I am getting error while renaming a column, is there anyway i can rename it, as there are space in column name

df=df.withColumnRenamed("std deviation","stdDeviation")

Error:AnalysisException: Attribute name "std deviation" contains invalid character(s) among " ,;{}()\n\t=". Please use alias to rename it.

I tried another way by using alias, but no success.

df=df.select(col("std deviation").alias("stdDeviation"))

is there a way I can rename columns that contain space?

Error:AnalysisException: Attribute name "std deviation" contains invalid character(s) among " ,;{}()\n\t=". Please use alias to rename it.

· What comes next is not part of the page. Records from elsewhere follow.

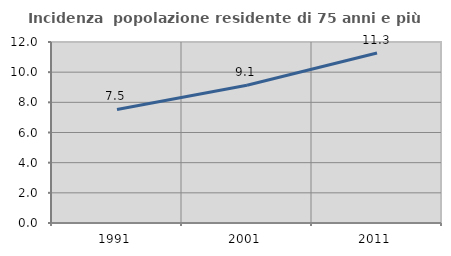
| Category | Incidenza  popolazione residente di 75 anni e più |
|---|---|
| 1991.0 | 7.528 |
| 2001.0 | 9.132 |
| 2011.0 | 11.273 |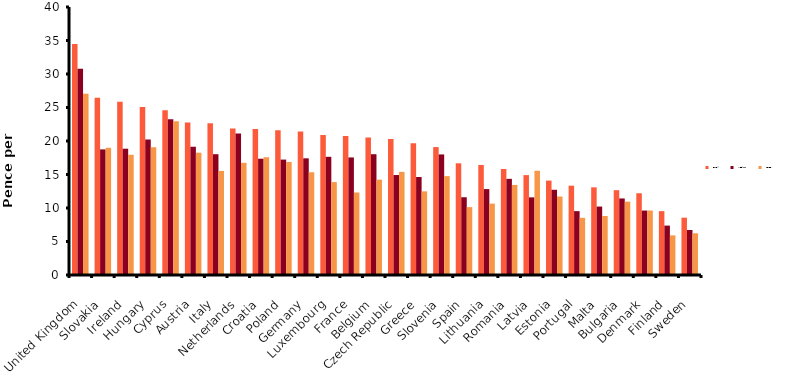
| Category | Small | Medium | Large |
|---|---|---|---|
| United Kingdom | 34.464 | 30.799 | 27.071 |
| Slovakia | 26.457 | 18.746 | 18.988 |
| Ireland | 25.852 | 18.85 | 17.943 |
| Hungary | 25.084 | 20.222 | 19.065 |
| Cyprus | 24.592 | 23.236 | 22.942 |
| Austria | 22.761 | 19.16 | 18.254 |
| Italy | 22.649 | 18.029 | 15.534 |
| Netherlands | 21.88 | 21.112 | 16.743 |
| Croatia | 21.777 | 17.356 | 17.58 |
| Poland | 21.595 | 17.226 | 16.864 |
| Germany | 21.414 | 17.416 | 15.335 |
| Luxembourg | 20.879 | 17.641 | 13.867 |
| France | 20.749 | 17.546 | 12.313 |
| Belgium | 20.525 | 18.029 | 14.23 |
| Czech Republic | 20.309 | 14.921 | 15.396 |
| Greece | 19.661 | 14.627 | 12.486 |
| Slovenia | 19.091 | 17.995 | 14.757 |
| Spain | 16.674 | 11.605 | 10.129 |
| Lithuania | 16.423 | 12.823 | 10.655 |
| Romania | 15.819 | 14.351 | 13.444 |
| Latvia | 14.912 | 11.588 | 15.56 |
| Estonia | 14.092 | 12.719 | 11.709 |
| Portugal | 13.332 | 9.533 | 8.531 |
| Malta | 13.082 | 10.215 | 8.807 |
| Bulgaria | 12.658 | 11.424 | 10.949 |
| Denmark | 12.201 | 9.619 | 9.628 |
| Finland | 9.533 | 7.374 | 5.915 |
| Sweden | 8.557 | 6.718 | 6.226 |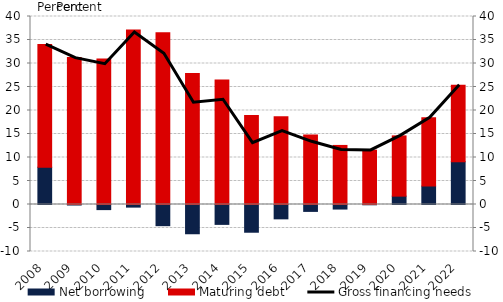
| Category | Net borrowing | Maturing debt |
|---|---|---|
| 2008.0 | 7.937 | 26.102 |
| 2009.0 | -0.115 | 31.264 |
| 2010.0 | -1.088 | 30.946 |
| 2011.0 | -0.558 | 37.14 |
| 2012.0 | -4.505 | 36.569 |
| 2013.0 | -6.224 | 27.885 |
| 2014.0 | -4.231 | 26.516 |
| 2015.0 | -5.901 | 18.943 |
| 2016.0 | -3.053 | 18.692 |
| 2017.0 | -1.469 | 14.806 |
| 2018.0 | -0.969 | 12.568 |
| 2019.0 | -0.061 | 11.558 |
| 2020.0 | 1.776 | 12.821 |
| 2021.0 | 3.911 | 14.533 |
| 2022.0 | 9.107 | 16.243 |

  • You should use backticks ` https://stackoverflow.com/questions/33053095/how-to-express-a-column-which-name-contains-spaces-in-spark-sql – Cronenberg May 20 '21 at 13:24
  • hi @Cronenberg, I am reading a parquet file and i just want to rename the column. Right now, with the logic in the link, i am getting error that df not found. df = spark.read.option("header", "true").parquet(source_file_path) sqlContext.sql("""SELECT \`Standard deviation\` FROM df""").show error: df table not found – pankaj sharma May 20 '21 at 14:14

3 Answers3

1

It is weird that you are using

df = spark.read.option("header", "true").parquet(source_file_path)

You don't need the header option when reading parquet files.

Besides that, you should use

df = df.withColumnRenamed("`old name`", "new_name").
Cronenberg
  • 21
  • 3
0

Yes its possible.

>>> input_df.show()
+-----+
|value|
+-----+
|    1|
|    2|
|    3|
+-----+

>>> input_df = input_df.withColumnRenamed("value", "test value")
>>> input_df.show()
+----------+
|test value|
+----------+
|         1|
|         2|
|         3|
+----------+

# The other way round #
>>> input_df = input_df.withColumnRenamed("test value", "value")
>>> input_df.show()
+-----+
|value|
+-----+
|    1|
|    2|
|    3|
+-----+
Hegde
  • 234
  • 2
  • 3
  • thanks, but it is not working for parquet files. Have you tried to rename parquet file containing columns with white space? – pankaj sharma May 21 '21 at 08:31
0

No, according to the source code, there is no way to do that with Spark. One alternative way to go is using pandas.read_parquet, it should work. However, I'm not sure how big your file is and if your local computer (or cluster driver) can handle it.

pltc
  • 5,836
  • 1
  • 13
  • 31